---------- MATERIALS PROVIDED

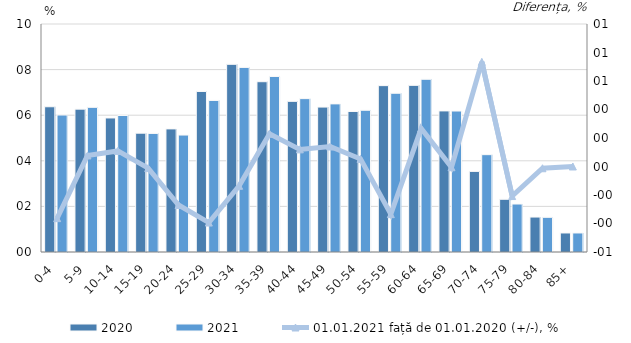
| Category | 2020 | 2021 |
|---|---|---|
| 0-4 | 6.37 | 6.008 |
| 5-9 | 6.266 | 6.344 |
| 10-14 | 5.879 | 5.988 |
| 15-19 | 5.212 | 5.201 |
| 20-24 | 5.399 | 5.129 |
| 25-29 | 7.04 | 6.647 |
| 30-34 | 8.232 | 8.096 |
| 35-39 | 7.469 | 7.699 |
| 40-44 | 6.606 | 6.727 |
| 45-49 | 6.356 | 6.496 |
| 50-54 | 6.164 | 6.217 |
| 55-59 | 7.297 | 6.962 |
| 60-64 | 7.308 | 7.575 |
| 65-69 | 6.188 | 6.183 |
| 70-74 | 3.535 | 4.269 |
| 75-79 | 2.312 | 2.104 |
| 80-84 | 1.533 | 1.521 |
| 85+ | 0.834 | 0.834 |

--------------------
---------- MATERIALS PROVIDED

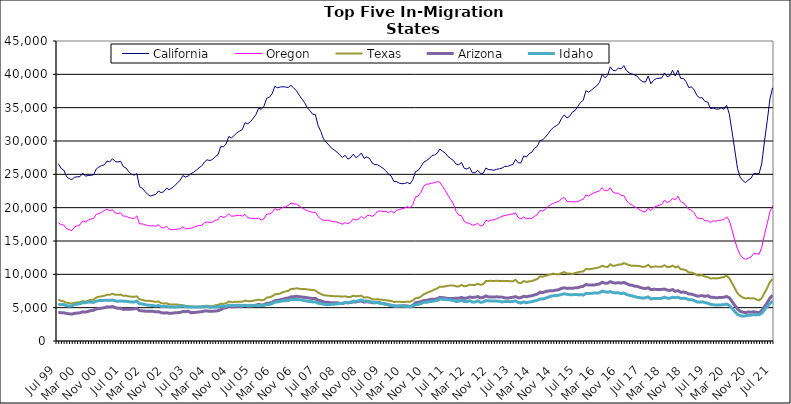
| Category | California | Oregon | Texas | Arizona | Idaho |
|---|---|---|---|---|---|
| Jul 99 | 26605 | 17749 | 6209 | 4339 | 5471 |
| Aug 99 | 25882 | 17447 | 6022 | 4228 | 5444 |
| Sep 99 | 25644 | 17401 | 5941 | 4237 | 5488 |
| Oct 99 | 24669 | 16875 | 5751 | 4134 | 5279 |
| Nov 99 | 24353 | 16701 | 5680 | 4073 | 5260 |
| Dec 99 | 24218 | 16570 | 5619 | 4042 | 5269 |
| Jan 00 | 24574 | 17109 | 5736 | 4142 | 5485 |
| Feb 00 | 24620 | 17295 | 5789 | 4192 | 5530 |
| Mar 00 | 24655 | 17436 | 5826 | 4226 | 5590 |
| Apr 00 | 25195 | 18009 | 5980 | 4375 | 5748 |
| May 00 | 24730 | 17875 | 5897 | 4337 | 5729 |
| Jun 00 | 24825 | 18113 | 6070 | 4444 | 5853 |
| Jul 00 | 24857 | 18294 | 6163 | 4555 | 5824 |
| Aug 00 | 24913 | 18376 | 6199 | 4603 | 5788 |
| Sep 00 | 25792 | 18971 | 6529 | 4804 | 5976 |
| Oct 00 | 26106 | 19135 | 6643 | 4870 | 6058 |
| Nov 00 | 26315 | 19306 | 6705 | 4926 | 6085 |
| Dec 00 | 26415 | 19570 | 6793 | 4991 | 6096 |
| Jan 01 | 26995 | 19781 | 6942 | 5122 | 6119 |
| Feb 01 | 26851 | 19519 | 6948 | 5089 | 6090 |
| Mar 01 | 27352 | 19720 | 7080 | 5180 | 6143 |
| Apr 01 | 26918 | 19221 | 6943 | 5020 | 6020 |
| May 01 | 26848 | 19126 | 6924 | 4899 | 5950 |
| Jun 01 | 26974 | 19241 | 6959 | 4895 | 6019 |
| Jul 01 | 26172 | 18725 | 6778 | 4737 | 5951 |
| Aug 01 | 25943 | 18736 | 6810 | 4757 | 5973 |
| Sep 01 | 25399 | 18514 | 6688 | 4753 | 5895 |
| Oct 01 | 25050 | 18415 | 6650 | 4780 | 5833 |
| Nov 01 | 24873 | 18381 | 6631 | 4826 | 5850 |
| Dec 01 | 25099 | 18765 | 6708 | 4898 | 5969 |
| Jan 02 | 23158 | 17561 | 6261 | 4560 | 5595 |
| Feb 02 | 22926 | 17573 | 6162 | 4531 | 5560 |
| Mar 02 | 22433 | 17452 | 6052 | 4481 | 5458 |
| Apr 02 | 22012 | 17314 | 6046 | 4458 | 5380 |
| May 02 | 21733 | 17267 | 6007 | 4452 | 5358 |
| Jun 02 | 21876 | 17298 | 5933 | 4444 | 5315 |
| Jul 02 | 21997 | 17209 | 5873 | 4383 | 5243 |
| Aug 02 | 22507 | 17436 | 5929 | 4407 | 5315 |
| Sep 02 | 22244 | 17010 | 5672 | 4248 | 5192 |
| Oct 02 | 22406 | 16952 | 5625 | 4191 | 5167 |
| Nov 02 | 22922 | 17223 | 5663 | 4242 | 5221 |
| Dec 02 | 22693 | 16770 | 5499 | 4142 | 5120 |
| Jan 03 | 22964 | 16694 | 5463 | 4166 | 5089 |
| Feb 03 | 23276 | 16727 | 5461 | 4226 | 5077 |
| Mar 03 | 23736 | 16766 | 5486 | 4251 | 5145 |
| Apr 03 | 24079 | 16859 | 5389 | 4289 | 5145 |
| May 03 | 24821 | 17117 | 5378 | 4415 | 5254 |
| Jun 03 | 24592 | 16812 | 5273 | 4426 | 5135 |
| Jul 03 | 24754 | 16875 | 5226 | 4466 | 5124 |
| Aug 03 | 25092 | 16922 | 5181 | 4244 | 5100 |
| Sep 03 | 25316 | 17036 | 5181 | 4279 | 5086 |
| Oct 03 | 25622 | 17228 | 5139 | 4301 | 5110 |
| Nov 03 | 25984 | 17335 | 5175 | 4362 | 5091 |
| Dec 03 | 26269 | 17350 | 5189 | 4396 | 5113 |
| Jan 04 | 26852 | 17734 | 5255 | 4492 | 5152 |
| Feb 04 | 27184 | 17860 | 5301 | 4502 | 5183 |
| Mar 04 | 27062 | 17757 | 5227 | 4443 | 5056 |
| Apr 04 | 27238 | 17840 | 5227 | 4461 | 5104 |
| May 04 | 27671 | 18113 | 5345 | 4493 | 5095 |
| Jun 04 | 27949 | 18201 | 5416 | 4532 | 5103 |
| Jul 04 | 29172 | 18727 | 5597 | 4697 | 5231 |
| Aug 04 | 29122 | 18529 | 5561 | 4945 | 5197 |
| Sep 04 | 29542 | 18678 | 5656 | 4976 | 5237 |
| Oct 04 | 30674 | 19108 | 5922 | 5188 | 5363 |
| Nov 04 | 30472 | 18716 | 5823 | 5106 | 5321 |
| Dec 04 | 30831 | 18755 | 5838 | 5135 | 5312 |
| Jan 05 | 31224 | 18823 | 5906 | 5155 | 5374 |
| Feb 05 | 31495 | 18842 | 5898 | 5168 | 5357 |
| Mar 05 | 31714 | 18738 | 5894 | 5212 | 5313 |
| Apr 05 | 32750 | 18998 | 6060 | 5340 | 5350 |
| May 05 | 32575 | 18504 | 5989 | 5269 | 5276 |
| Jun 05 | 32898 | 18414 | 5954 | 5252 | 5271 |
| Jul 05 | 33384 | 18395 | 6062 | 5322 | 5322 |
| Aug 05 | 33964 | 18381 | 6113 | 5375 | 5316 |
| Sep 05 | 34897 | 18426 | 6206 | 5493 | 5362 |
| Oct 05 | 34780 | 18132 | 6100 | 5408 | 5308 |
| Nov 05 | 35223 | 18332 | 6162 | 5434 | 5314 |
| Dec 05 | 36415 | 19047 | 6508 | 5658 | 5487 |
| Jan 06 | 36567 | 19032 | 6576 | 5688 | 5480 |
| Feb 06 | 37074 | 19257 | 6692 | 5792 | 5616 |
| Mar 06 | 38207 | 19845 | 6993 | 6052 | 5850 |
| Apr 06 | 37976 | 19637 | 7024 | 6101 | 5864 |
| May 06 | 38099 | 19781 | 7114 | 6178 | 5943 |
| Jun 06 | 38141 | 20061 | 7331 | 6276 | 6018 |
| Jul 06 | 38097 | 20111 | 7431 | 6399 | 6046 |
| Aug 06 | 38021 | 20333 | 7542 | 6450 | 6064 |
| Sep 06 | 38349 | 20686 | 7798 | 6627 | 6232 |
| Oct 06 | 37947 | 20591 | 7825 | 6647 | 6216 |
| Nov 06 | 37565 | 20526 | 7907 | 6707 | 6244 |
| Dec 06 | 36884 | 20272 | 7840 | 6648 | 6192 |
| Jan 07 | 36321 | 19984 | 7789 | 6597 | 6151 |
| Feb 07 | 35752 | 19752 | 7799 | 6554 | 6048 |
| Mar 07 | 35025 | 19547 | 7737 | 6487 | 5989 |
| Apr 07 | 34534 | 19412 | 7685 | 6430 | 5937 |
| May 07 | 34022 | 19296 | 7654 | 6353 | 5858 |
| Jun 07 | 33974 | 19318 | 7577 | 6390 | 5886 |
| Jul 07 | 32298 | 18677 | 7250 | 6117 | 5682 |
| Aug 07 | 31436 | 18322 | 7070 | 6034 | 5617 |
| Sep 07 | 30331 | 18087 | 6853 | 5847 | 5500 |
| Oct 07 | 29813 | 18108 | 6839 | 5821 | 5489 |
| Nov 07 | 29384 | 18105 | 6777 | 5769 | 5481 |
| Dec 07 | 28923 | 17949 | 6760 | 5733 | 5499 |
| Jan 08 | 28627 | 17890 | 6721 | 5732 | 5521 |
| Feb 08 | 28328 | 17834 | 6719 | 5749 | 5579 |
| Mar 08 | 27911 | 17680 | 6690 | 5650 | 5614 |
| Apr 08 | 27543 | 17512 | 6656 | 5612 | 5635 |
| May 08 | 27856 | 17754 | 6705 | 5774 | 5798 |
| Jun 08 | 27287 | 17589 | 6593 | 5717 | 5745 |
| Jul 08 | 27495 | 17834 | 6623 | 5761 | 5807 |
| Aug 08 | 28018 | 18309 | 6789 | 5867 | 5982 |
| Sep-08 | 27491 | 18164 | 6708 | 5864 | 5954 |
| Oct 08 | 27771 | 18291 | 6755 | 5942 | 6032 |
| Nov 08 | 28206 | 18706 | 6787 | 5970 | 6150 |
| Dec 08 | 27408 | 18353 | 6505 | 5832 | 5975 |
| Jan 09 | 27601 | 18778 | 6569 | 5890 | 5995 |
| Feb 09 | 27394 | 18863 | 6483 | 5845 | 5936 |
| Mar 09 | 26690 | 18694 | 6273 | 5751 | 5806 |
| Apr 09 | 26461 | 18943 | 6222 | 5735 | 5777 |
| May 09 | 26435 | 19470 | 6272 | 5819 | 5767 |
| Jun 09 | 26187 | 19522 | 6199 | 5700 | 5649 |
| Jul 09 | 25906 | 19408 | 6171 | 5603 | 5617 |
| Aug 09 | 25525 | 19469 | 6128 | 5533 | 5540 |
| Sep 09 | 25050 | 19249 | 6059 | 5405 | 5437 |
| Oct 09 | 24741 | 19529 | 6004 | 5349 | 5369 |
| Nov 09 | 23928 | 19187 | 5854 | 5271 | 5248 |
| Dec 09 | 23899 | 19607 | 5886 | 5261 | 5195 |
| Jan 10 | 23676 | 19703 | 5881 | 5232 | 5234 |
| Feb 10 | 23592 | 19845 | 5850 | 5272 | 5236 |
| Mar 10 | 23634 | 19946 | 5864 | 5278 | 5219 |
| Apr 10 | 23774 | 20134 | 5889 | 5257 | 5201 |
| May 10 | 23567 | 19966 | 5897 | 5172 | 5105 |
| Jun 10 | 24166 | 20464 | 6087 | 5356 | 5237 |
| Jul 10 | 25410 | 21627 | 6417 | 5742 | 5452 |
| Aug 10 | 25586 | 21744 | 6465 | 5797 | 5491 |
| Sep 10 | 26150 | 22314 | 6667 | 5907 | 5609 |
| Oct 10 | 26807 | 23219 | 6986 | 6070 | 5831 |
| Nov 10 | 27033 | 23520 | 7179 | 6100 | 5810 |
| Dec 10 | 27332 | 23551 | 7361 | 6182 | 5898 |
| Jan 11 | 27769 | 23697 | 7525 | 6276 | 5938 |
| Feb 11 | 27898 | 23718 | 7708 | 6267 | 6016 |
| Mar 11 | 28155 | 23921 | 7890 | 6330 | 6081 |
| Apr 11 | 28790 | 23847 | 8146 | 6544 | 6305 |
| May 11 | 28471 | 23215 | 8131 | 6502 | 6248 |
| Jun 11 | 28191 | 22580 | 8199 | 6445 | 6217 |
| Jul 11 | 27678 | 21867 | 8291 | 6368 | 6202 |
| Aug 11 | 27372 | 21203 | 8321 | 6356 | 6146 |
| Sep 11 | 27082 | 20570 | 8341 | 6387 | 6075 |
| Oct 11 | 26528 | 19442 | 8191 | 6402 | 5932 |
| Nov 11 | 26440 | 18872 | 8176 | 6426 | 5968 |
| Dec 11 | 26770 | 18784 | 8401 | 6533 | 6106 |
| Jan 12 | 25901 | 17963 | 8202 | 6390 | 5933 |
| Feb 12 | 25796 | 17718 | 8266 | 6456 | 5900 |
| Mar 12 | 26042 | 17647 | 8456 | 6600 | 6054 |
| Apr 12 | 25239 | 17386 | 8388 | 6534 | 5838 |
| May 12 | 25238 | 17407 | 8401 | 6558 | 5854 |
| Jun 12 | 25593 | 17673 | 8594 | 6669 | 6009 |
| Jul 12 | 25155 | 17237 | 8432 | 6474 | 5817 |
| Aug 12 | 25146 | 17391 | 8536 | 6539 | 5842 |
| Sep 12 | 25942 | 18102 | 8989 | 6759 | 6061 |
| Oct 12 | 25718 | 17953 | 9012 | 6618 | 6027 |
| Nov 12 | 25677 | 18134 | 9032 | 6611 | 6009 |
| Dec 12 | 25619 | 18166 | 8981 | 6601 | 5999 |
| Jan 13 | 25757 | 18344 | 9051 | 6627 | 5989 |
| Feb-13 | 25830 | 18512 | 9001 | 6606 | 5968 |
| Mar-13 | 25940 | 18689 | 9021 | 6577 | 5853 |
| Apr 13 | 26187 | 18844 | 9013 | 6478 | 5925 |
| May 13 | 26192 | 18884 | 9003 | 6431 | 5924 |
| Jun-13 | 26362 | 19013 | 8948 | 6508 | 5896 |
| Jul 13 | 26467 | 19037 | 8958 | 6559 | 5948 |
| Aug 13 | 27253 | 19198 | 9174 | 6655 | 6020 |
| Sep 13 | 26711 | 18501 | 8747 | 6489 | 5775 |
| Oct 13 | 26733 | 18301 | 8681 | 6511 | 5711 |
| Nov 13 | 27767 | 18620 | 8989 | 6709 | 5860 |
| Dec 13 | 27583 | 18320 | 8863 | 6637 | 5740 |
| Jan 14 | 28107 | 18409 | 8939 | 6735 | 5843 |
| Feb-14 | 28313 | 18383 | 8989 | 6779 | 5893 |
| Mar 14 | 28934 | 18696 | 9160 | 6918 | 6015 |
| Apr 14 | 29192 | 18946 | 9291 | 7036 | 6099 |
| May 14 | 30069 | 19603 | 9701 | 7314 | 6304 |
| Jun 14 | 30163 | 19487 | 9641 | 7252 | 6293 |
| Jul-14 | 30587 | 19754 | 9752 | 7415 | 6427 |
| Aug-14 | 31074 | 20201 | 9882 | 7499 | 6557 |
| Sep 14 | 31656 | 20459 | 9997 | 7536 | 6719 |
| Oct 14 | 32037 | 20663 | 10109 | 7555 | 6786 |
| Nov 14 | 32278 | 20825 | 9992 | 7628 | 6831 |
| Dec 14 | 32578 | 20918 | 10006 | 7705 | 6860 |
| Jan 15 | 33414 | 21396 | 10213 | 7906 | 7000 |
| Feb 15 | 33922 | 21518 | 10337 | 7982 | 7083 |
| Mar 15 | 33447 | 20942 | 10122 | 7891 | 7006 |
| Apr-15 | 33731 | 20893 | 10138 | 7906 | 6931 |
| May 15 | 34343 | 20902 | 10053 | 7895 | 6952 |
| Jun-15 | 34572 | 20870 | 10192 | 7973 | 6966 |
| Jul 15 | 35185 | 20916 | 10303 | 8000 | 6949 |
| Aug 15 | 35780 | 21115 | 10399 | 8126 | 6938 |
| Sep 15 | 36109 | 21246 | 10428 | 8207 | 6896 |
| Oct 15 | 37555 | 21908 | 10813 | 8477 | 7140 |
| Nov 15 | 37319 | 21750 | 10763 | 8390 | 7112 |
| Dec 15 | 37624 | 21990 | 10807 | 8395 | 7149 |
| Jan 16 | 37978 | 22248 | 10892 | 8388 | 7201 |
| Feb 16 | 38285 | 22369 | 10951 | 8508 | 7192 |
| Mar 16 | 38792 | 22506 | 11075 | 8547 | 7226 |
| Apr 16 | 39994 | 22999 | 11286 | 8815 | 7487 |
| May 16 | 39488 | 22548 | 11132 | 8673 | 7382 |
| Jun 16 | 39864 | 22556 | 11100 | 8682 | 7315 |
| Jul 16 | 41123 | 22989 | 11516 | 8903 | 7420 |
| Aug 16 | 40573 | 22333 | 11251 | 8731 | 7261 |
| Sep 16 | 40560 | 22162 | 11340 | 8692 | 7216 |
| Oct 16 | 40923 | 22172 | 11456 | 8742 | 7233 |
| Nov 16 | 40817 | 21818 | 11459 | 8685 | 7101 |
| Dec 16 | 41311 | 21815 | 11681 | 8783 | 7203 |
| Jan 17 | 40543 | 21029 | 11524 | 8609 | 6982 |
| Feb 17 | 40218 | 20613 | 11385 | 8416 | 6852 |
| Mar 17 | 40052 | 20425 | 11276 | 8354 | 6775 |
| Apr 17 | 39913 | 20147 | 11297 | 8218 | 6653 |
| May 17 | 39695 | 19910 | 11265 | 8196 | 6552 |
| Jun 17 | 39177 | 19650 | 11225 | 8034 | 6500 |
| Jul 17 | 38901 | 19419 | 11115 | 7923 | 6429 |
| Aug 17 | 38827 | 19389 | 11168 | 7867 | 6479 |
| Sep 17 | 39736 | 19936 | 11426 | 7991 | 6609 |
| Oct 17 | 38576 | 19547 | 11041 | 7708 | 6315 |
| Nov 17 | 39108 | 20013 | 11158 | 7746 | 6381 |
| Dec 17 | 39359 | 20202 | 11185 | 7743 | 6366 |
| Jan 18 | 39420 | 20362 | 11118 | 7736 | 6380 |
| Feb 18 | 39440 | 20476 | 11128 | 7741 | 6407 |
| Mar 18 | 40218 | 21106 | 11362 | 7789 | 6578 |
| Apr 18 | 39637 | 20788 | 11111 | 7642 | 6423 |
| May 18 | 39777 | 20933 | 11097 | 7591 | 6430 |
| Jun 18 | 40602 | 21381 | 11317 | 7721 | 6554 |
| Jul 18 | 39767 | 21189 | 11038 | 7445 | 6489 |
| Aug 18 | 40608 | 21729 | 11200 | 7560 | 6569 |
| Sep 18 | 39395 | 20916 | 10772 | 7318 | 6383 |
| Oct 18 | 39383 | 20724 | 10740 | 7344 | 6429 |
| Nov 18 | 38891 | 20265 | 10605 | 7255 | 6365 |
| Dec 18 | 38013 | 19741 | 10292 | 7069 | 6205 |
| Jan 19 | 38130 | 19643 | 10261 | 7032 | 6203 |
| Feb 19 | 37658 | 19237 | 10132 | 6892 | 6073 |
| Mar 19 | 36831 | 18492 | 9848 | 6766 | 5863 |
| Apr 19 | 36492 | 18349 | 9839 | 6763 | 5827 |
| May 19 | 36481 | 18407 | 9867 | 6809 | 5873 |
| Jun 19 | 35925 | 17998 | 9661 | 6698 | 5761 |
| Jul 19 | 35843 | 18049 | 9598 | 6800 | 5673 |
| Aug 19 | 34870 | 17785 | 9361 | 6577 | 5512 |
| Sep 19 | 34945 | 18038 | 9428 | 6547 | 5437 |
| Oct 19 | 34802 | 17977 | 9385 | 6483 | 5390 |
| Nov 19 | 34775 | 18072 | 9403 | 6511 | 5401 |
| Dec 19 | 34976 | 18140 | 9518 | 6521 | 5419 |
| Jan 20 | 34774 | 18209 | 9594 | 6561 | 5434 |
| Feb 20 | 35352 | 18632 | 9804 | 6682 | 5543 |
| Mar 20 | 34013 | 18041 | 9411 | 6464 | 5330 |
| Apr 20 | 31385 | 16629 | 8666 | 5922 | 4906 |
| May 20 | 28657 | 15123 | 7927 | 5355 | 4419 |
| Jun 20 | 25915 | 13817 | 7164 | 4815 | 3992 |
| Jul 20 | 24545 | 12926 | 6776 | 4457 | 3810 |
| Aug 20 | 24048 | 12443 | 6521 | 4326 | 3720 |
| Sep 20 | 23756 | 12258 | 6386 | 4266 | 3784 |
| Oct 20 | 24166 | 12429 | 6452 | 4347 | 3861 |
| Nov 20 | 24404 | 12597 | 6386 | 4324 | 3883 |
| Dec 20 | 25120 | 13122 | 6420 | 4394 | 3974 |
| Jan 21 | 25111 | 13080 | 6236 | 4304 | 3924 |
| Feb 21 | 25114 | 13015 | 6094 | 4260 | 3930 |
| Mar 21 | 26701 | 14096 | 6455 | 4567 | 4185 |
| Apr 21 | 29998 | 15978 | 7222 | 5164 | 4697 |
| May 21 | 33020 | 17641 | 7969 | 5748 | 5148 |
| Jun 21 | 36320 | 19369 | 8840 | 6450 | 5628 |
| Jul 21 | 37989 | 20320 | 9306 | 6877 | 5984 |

--------------------

§ WHAT TO PRODUCE
Look above for the line holding "6918 | 6015 |", then set down exactly that line and every line after it up to and including the line holding "7555 | 6786 |", with nothing else.

§ ANSWER TO THE PROBLEM
| Mar 14 | 28934 | 18696 | 9160 | 6918 | 6015 |
| Apr 14 | 29192 | 18946 | 9291 | 7036 | 6099 |
| May 14 | 30069 | 19603 | 9701 | 7314 | 6304 |
| Jun 14 | 30163 | 19487 | 9641 | 7252 | 6293 |
| Jul-14 | 30587 | 19754 | 9752 | 7415 | 6427 |
| Aug-14 | 31074 | 20201 | 9882 | 7499 | 6557 |
| Sep 14 | 31656 | 20459 | 9997 | 7536 | 6719 |
| Oct 14 | 32037 | 20663 | 10109 | 7555 | 6786 |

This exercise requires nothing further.